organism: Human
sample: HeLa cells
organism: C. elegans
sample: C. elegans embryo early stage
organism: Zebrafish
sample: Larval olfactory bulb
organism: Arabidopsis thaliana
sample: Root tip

****************

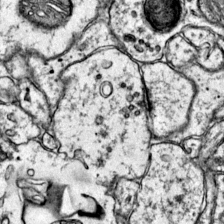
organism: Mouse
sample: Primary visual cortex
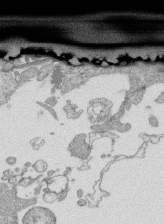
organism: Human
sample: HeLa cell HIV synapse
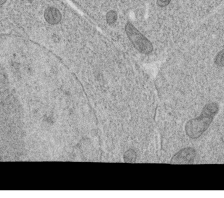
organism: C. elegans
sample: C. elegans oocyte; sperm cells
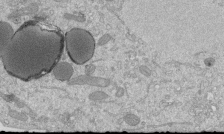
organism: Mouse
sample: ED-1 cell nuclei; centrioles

****************

◆ Task goal ◆
Within the material above, output exactly the lines from the one with "sample: HeLa cells" through the one with "sample: Root tip", end lines included, and nothing besides.

◆ Exercise result ◆
sample: HeLa cells
organism: C. elegans
sample: C. elegans embryo early stage
organism: Zebrafish
sample: Larval olfactory bulb
organism: Arabidopsis thaliana
sample: Root tip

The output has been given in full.